Sunday, August 1, 2004

KO could be final blow to Tyson's comeback


He showed he's mere shell of former menacing self

By Tim Dahlberg
The Associated Press

LOUISVILLE - So this is how it all ends for Mike Tyson.

Broke and bloodied, Tyson was knocked silly Friday night by the kind of British heavyweight he used to frighten into near paralysis merely by stepping into the ring.

The entourage already left when the money ran out. Now, the fans will leave, too, because the mystique is finally gone.

It disappeared Friday in the fourth round when Tyson was knocked down. It disappeared when Tyson looked around, blood streaming down his face, and decided he didn't want to get up.

Tyson was planning to fight his way out of a $38 million debt, but the comeback lasted only 11 minutes and 51 seconds. It's hard to imagine anyone paying much to see him fight again, and even harder to imagine Tyson wanting to take this kind of punishment again.

The excuse is Tyson tore a ligament in his left knee late in the first round and couldn't throw his right hand because of it. At the age of 38, though, the truth is Tyson no longer has the speed or stamina to go more than a round or two with anyone who can punch back.

He really hasn't beaten a top fighter since Razor Ruddock 13 years ago, or Michael Spinks two years before that.

Taking a beating from Lennox Lewis was excusable. Getting beaten by Danny Williams, who sometimes cries in his dressing room before fights, wasn't.

"People forget this isn't a peak Mike Tyson," Williams said.

Tyson went all out in the opening round, trying from his first punch to knock out Williams. For a few minutes, it looked as if he would do just that, landing some big left hooks and uppercuts that hurt his opponent.
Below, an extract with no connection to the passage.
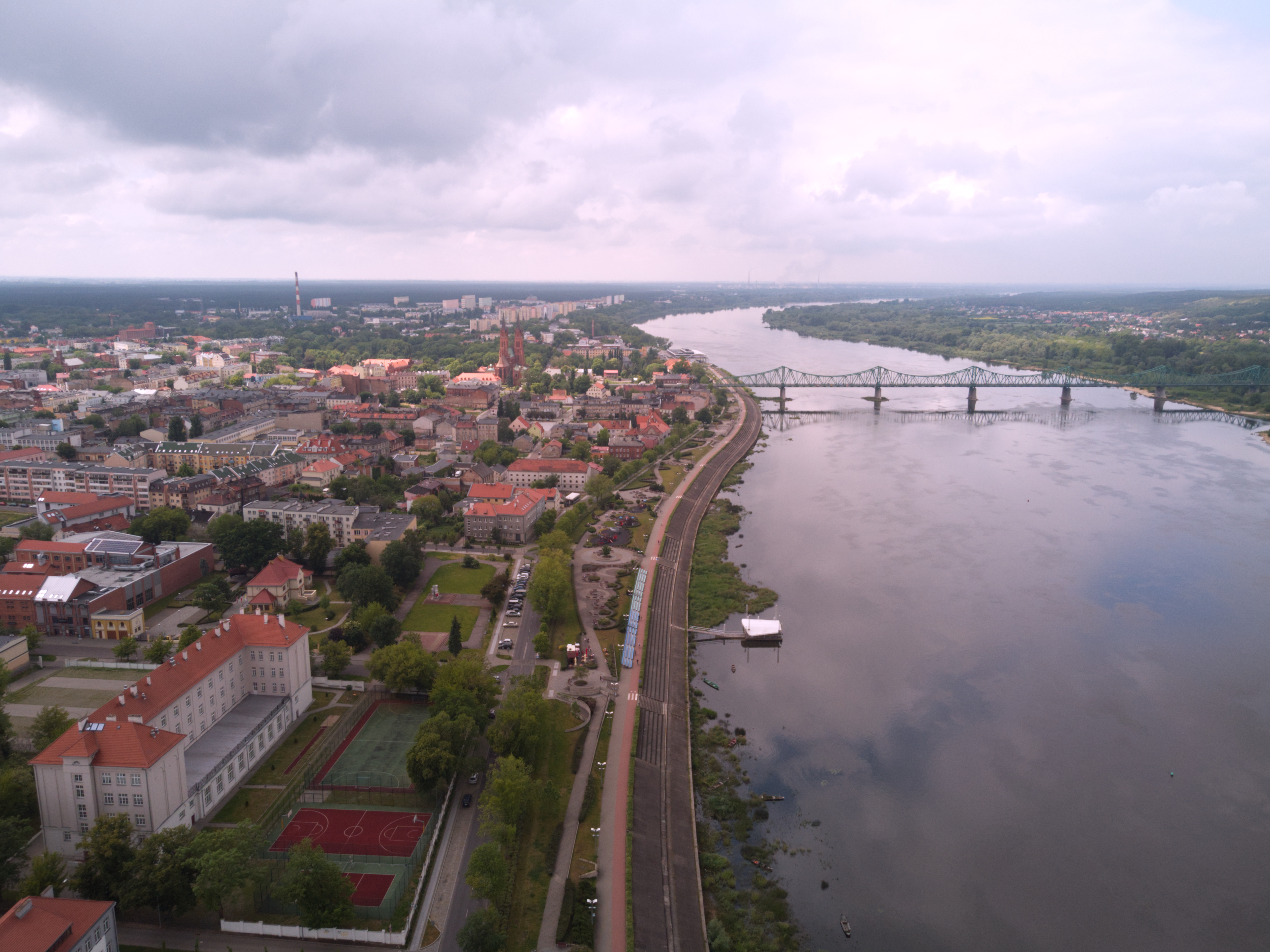 Bulwary (2020 r.)

But Williams showed something Tyson's handlers didn't think he had when they hand-picked him as an opponent - a chin.

Late in the second round, Williams did something else Tyson's handlers didn't bank on - he began fighting back. Williams cut Tyson in the third round, then began battering him in the fourth.
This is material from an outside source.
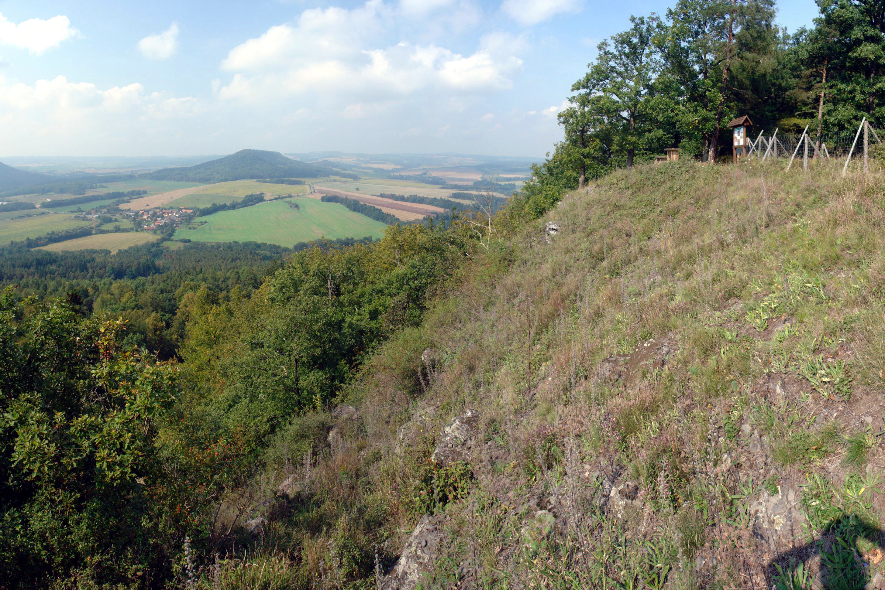 Chlum je přírodní rezervace, důvodem ochrany je udržení původního dřevinného porostu a původní květeny.

The end came with a flurry of punches and a big right hand that sent Tyson into the ropes.

The referee gave Tyson extra time to get up, and it seemed he could. But it was clear by the look on his face that Tyson already had decided he wouldn't be fighting on.

"I knew he would tire, and he did," Williams said. "Once I hurt him, I just let go. I just kept punching and punching."

Tyson left without talking; that's too bad, because it would have been interesting to hear Tyson's take on a future that seems as cloudy as ever. The attorneys handling his bankruptcy case also would be interested in finding out how Tyson will be able to fight six more fights as envisioned, to earn enough to pay off his sizable debts.

The public always has been fascinated with Tyson, and he's still a celebrity in a bizarre kind of way. But the options are limited for a fighter who has been knocked out twice in his last three fights and no longer seems to have the heart for it.

Promoter Bob Arum was planning to offer Tyson a three-fight deal worth up to $100 million. Now, Tyson willl have to fight for a fraction of that - something he probably will decline to do.

"Can he be rehabilitated and made into a contender?" asked Arum. "Probably, yes. Will he? Probably, no. He's got to fight C and D fighters and build up his confidence. You can't put him in with legitimate heavyweights."

About the only fight remaining that could bring him some money is a third fight with Evander Holyfield, who might be even more shot than Tyson.

It was almost sad to see Tyson bleeding on the canvas, unwilling to go on. But his kind of fighting style was never designed for longevity, so it's hard to believe he's still fighting 18 years after he first won the heavyweight title.

As Tyson himself likes to say, "Boxing is a hurt business."

It is, and the one hurting most right now is Iron Mike himself.